» WHAT IS NEEDED
The answer must be an exact printing of every record below, with the pictures omitted.
....................
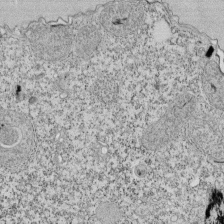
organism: Tetrahymena
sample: Cilia in tetrahymena
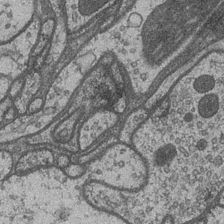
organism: Drosophila
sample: Optic medulla
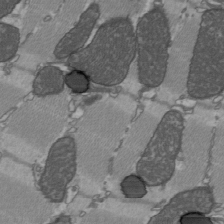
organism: C57BL Mouse
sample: Heart
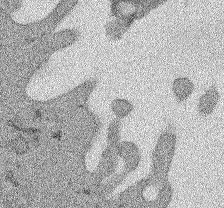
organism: Human
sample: HeLa cells
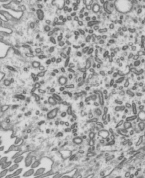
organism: Mouse
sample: Mouse epididymis efferent ductule cilia
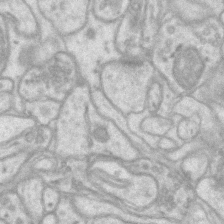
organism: Mouse
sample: CA1 Hippocampus
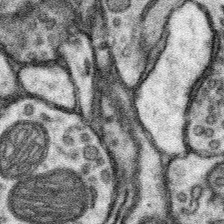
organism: Mouse
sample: Somatosensory cortex neuropil
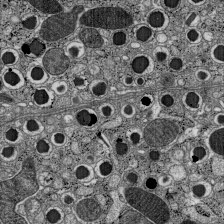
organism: C57BL Mouse
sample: Pancreatic islet
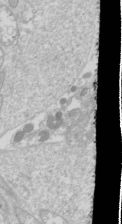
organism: Drosophila
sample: Cell division; meiosis; drosophila spermatocytes
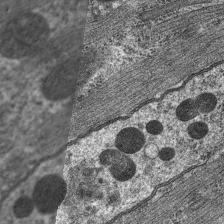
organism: C. elegans
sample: Pharynx
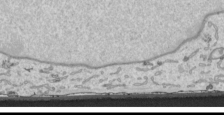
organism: Human
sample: Mitochondria in HCT116 cells
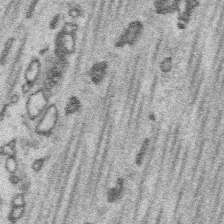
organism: Platynereis dumerilii
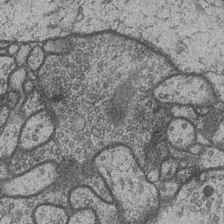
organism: Drosophila
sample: Optic medulla
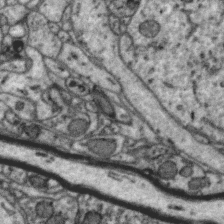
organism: Zebra finch
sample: Brain
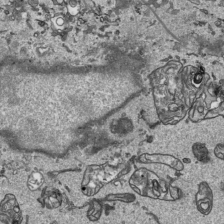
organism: Human
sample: Mitochondria in HCT116 cells
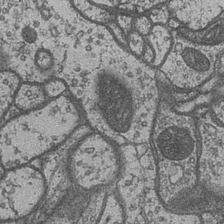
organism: Drosophila
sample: Optic medulla
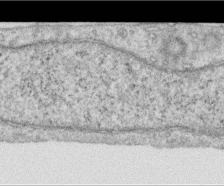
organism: Human
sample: Centriole in RPE cells
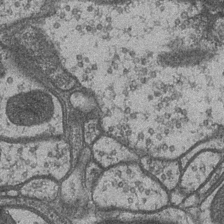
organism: Drosophila
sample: Optic medulla
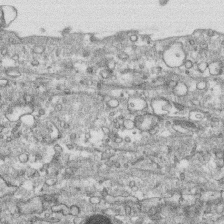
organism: Human
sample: CRL-1474
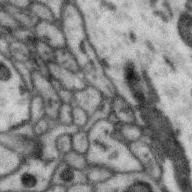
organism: Zebra finch
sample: Brain
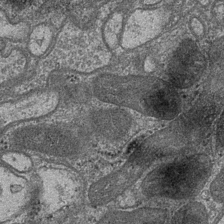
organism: Drosophila
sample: Optic medulla
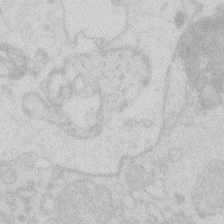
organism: Zebrafish
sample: Macrophage
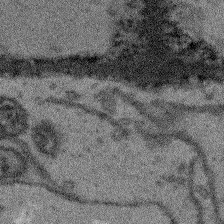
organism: Arabidopsis thaliana
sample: Root tip
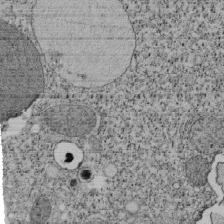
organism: Tetrahymena
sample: Cilia in tetrahymena
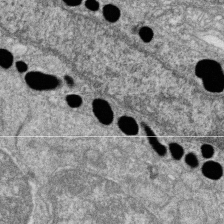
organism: Zebrafish
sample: Cilia; retinal pigment epithelium
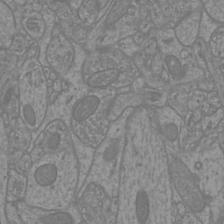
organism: Mouse
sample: Cortical neurons
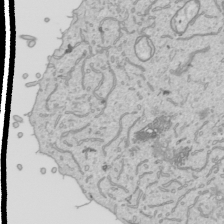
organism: Human
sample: Mitochondria in HCT116 cells
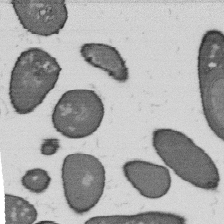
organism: B. subtilis
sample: Bacterial spore
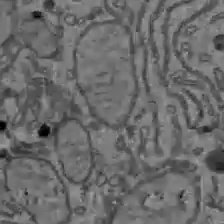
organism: C57BL Mouse
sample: Liver
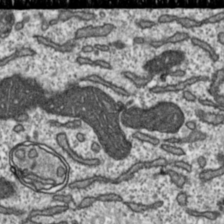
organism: Toxoplasma gondii
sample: Parasites in a vacuole inside a host cell
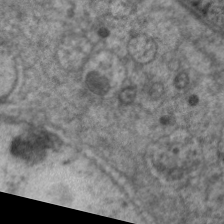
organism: C. elegans
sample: Pharynx
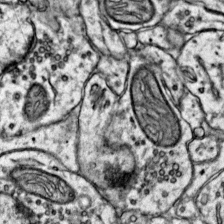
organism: Mouse
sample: Primary visual cortex
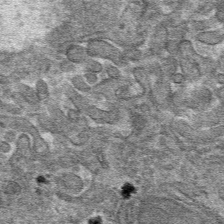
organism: Mouse
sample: Mouse hepatocytes
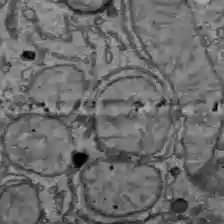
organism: C57BL Mouse
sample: Liver
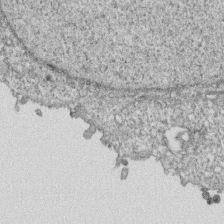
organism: Human
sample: HeLa cell HIV synapse
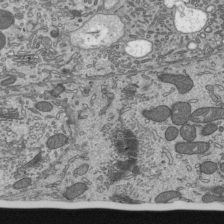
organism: Mouse
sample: Mouse epididymis efferent ductule cilia
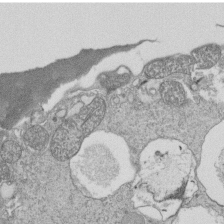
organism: Tetrahymena
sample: Cilia in tetrahymena
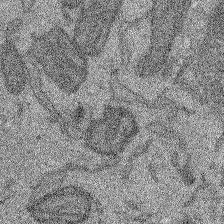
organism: Human
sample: HeLa cells
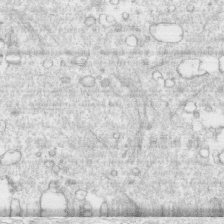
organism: Human
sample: CRL-1474
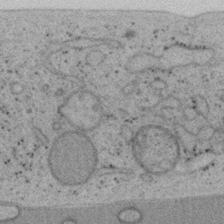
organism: Human
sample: HeLa cells
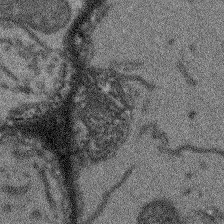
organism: Arabidopsis thaliana
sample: Root tip
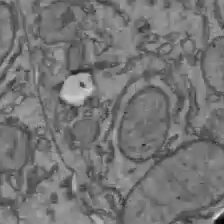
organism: C57BL Mouse
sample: Liver
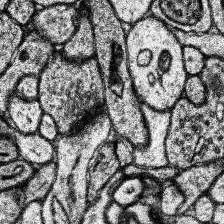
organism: Human
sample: Temporal Lobe
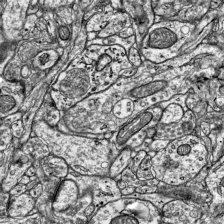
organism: Mouse
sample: Visual Cortex
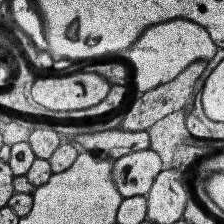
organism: Human
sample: Temporal Lobe
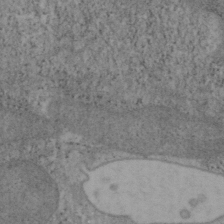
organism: Mouse
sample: OT-I killer T cells with ID8 ovarian cancer cells
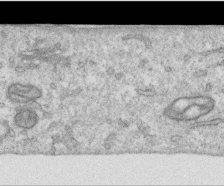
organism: Human
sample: Centriole in RPE cells
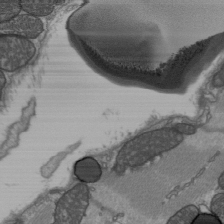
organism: C57BL Mouse
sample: Heart
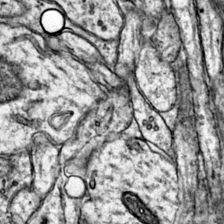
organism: Mouse
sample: Primary visual cortex
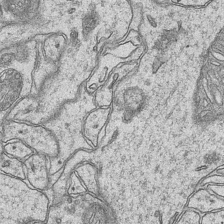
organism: Mouse
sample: CA1 Hippocampus
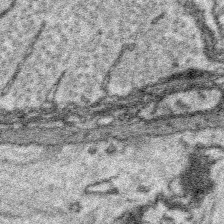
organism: Platynereis dumerilii
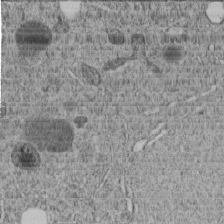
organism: C. elegans
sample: C. elegans embryo early stage
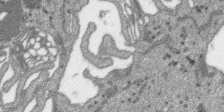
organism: Human
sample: Lung epithelial cells infected with SARS-CoV-2
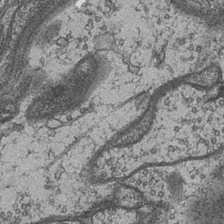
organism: Drosophila
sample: Optic medulla
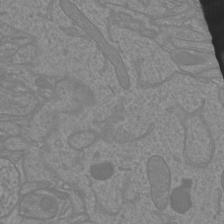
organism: Mouse
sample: Cortical neurons
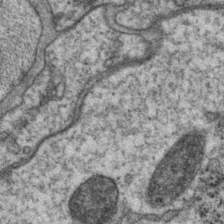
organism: P. pacificus
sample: Pharynx
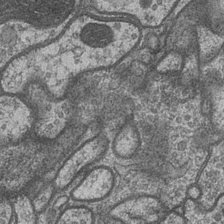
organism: Drosophila
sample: Optic medulla
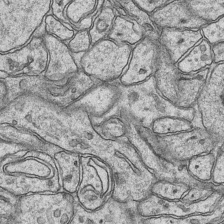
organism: Mouse
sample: CA1 Hippocampus
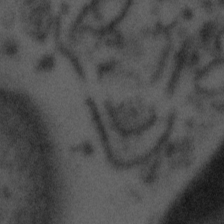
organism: Tuwongella immobilis
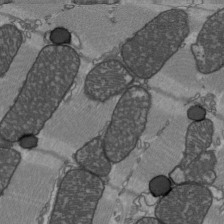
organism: C57BL Mouse
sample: Heart
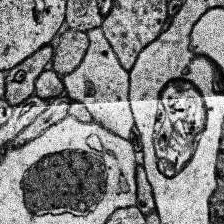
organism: Human
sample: Temporal Lobe
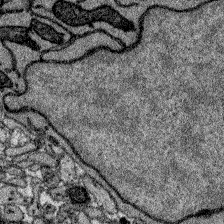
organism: Zebrafish
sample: Larval olfactory bulb
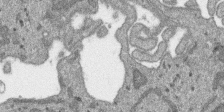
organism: Human
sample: Lung epithelial cells infected with SARS-CoV-2
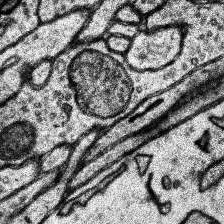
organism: Human
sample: Temporal Lobe
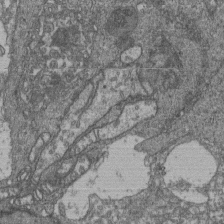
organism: Human
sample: Retinal organoid Rod and Cone cells
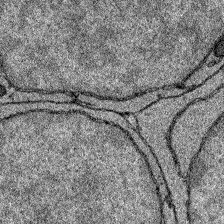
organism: Zebrafish
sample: Larval olfactory bulb
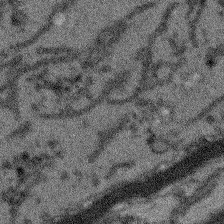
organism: Arabidopsis thaliana
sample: Root tip
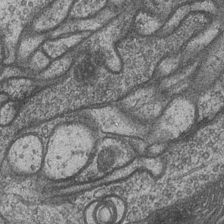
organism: Drosophila
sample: Optic medulla
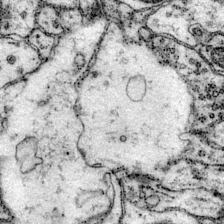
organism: Mouse
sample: Primary visual cortex
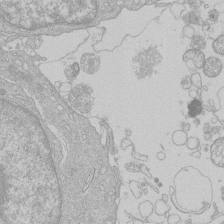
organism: Human
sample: Macrophage cells
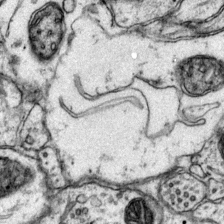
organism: Mouse
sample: Primary visual cortex
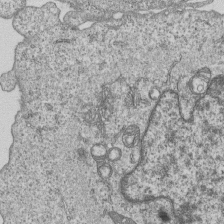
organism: Human
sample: MDA-MB-231 cells
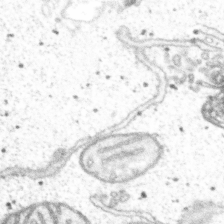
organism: Human
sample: HeLa cells
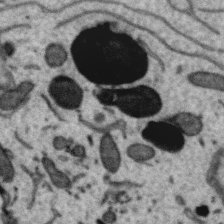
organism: Zebra finch
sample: Brain
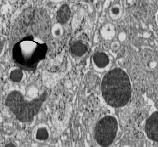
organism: C57BL Mouse
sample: Pancreatic islet
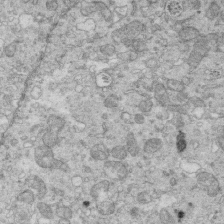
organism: Mouse
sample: Multiciliated cells
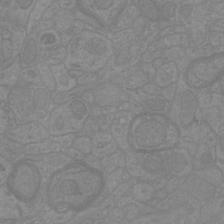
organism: Mouse
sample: Cortical neurons
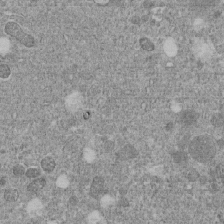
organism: C. elegans
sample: C. elegans embryo early stage
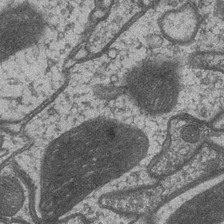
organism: Drosophila
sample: Optic medulla
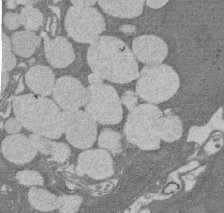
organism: Rat
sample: Salivary granule
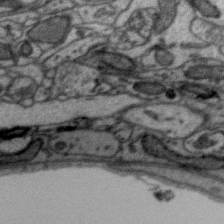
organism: Zebra finch
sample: Brain
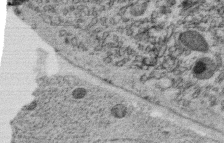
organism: C. elegans
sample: C. elegans oocyte; sperm cells
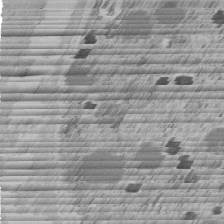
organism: C. elegans
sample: C. elegans embryo early stage
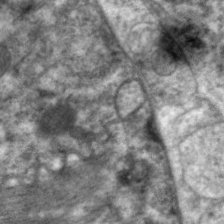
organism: C. elegans
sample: Pharynx
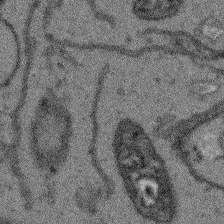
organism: Arabidopsis thaliana
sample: Root tip
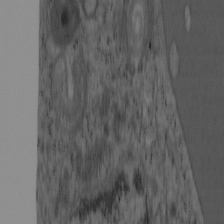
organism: Human
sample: HeLa cells
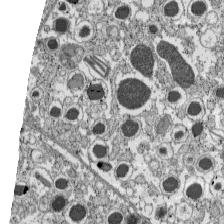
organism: C57BL Mouse
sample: Pancreatic islet
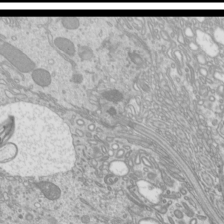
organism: Mouse
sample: Cilia; mouse epididymis
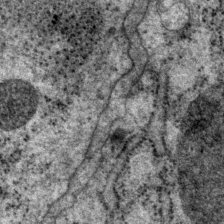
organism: P. pacificus
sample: Pharynx
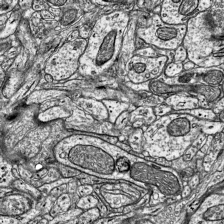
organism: Mouse
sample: Visual Cortex
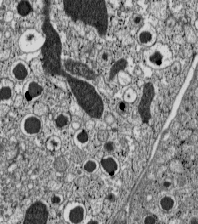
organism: C57BL Mouse
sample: Pancreatic islet
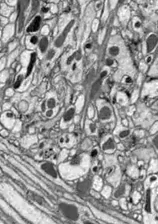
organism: Drosophila
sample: Optic lobe
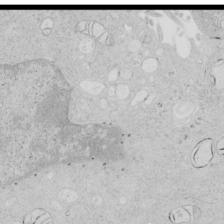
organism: Human
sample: Mitochondria in HCT116 cells
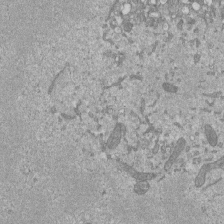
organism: Mouse
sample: ED-1 cell nuclei; centrioles
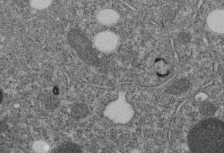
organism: C. elegans
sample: C. elegans embryo early stage
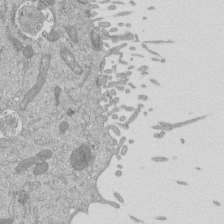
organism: Mouse
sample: ED-1 cell nuclei; centrioles
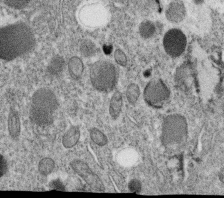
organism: C. elegans
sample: C. elegans oocyte; sperm cells
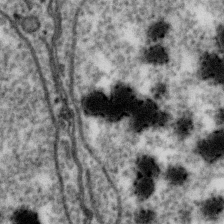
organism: Zebra finch
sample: Brain
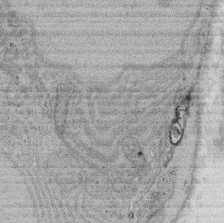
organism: Rat
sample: Salivary granule
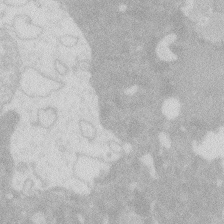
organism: Zebrafish
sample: Macrophage
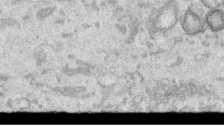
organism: Human
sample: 1205lu cells
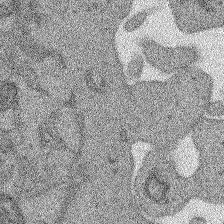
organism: Human
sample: HeLa cells
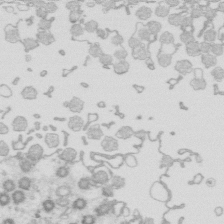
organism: Mouse
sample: Multiciliated cells
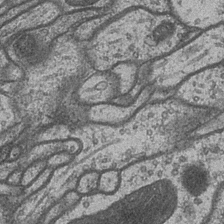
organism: Drosophila
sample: Optic medulla
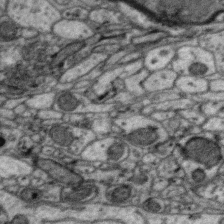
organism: Zebra finch
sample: Brain
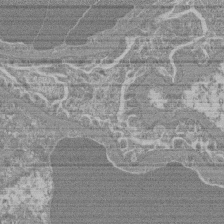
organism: Mouse
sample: Glomerulus
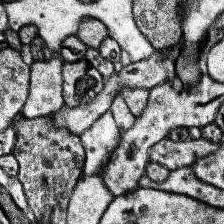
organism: Human
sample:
....................
» OUTPUT FOR THIS EXERCISE
organism: Tetrahymena
sample: Cilia in tetrahymena
organism: Drosophila
sample: Optic medulla
organism: C57BL Mouse
sample: Heart
organism: Human
sample: HeLa cells
organism: Mouse
sample: Mouse epididymis efferent ductule cilia
organism: Mouse
sample: CA1 Hippocampus
organism: Mouse
sample: Somatosensory cortex neuropil
organism: C57BL Mouse
sample: Pancreatic islet
organism: Drosophila
sample: Cell division; meiosis; drosophila spermatocytes
organism: C. elegans
sample: Pharynx
organism: Human
sample: Mitochondria in HCT116 cells
organism: Platynereis dumerilii
organism: Drosophila
sample: Optic medulla
organism: Zebra finch
sample: Brain
organism: Human
sample: Mitochondria in HCT116 cells
organism: Drosophila
sample: Optic medulla
organism: Human
sample: Centriole in RPE cells
organism: Drosophila
sample: Optic medulla
organism: Human
sample: CRL-1474
organism: Zebra finch
sample: Brain
organism: Drosophila
sample: Optic medulla
organism: Zebrafish
sample: Macrophage
organism: Arabidopsis thaliana
sample: Root tip
organism: Tetrahymena
sample: Cilia in tetrahymena
organism: Zebrafish
sample: Cilia; retinal pigment epithelium
organism: Mouse
sample: Cortical neurons
organism: Human
sample: Mitochondria in HCT116 cells
organism: B. subtilis
sample: Bacterial spore
organism: C57BL Mouse
sample: Liver
organism: Toxoplasma gondii
sample: Parasites in a vacuole inside a host cell
organism: C. elegans
sample: Pharynx
organism: Mouse
sample: Primary visual cortex
organism: Mouse
sample: Mouse hepatocytes
organism: C57BL Mouse
sample: Liver
organism: Human
sample: HeLa cell HIV synapse
organism: Mouse
sample: Mouse epididymis efferent ductule cilia
organism: Tetrahymena
sample: Cilia in tetrahymena
organism: Human
sample: HeLa cells
organism: Human
sample: CRL-1474
organism: Human
sample: HeLa cells
organism: Arabidopsis thaliana
sample: Root tip
organism: C57BL Mouse
sample: Liver
organism: Human
sample: Temporal Lobe
organism: Mouse
sample: Visual Cortex
organism: Human
sample: Temporal Lobe
organism: Mouse
sample: OT-I killer T cells with ID8 ovarian cancer cells
organism: Human
sample: Centriole in RPE cells
organism: C57BL Mouse
sample: Heart
organism: Mouse
sample: Primary visual cortex
organism: Mouse
sample: CA1 Hippocampus
organism: Platynereis dumerilii
organism: C. elegans
sample: C. elegans embryo early stage
organism: Human
sample: Lung epithelial cells infected with SARS-CoV-2
organism: Drosophila
sample: Optic medulla
organism: Mouse
sample: Cortical neurons
organism: P. pacificus
sample: Pharynx
organism: Drosophila
sample: Optic medulla
organism: Mouse
sample: CA1 Hippocampus
organism: Tuwongella immobilis
organism: C57BL Mouse
sample: Heart
organism: Human
sample: Temporal Lobe
organism: Zebrafish
sample: Larval olfactory bulb
organism: Human
sample: Lung epithelial cells infected with SARS-CoV-2
organism: Human
sample: Temporal Lobe
organism: Human
sample: Retinal organoid Rod and Cone cells
organism: Zebrafish
sample: Larval olfactory bulb
organism: Arabidopsis thaliana
sample: Root tip
organism: Drosophila
sample: Optic medulla
organism: Mouse
sample: Primary visual cortex
organism: Human
sample: Macrophage cells
organism: Mouse
sample: Primary visual cortex
organism: Human
sample: MDA-MB-231 cells
organism: Human
sample: HeLa cells
organism: Zebra finch
sample: Brain
organism: C57BL Mouse
sample: Pancreatic islet
organism: Mouse
sample: Multiciliated cells
organism: Mouse
sample: Cortical neurons
organism: C. elegans
sample: C. elegans embryo early stage
organism: Drosophila
sample: Optic medulla
organism: Rat
sample: Salivary granule
organism: Zebra finch
sample: Brain
organism: C. elegans
sample: C. elegans oocyte; sperm cells
organism: C. elegans
sample: C. elegans embryo early stage
organism: C. elegans
sample: Pharynx
organism: Arabidopsis thaliana
sample: Root tip
organism: Human
sample: HeLa cells
organism: C57BL Mouse
sample: Pancreatic islet
organism: Mouse
sample: Cilia; mouse epididymis
organism: P. pacificus
sample: Pharynx
organism: Mouse
sample: Visual Cortex
organism: C57BL Mouse
sample: Pancreatic islet
organism: Drosophila
sample: Optic lobe
organism: Human
sample: Mitochondria in HCT116 cells
organism: Mouse
sample: ED-1 cell nuclei; centrioles
organism: C. elegans
sample: C. elegans embryo early stage
organism: Mouse
sample: ED-1 cell nuclei; centrioles
organism: C. elegans
sample: C. elegans oocyte; sperm cells
organism: Zebra finch
sample: Brain
organism: Rat
sample: Salivary granule
organism: Zebrafish
sample: Macrophage
organism: Human
sample: 1205lu cells
organism: Human
sample: HeLa cells
organism: Mouse
sample: Multiciliated cells
organism: Drosophila
sample: Optic medulla
organism: Zebra finch
sample: Brain
organism: Mouse
sample: Glomerulus
organism: Human
sample:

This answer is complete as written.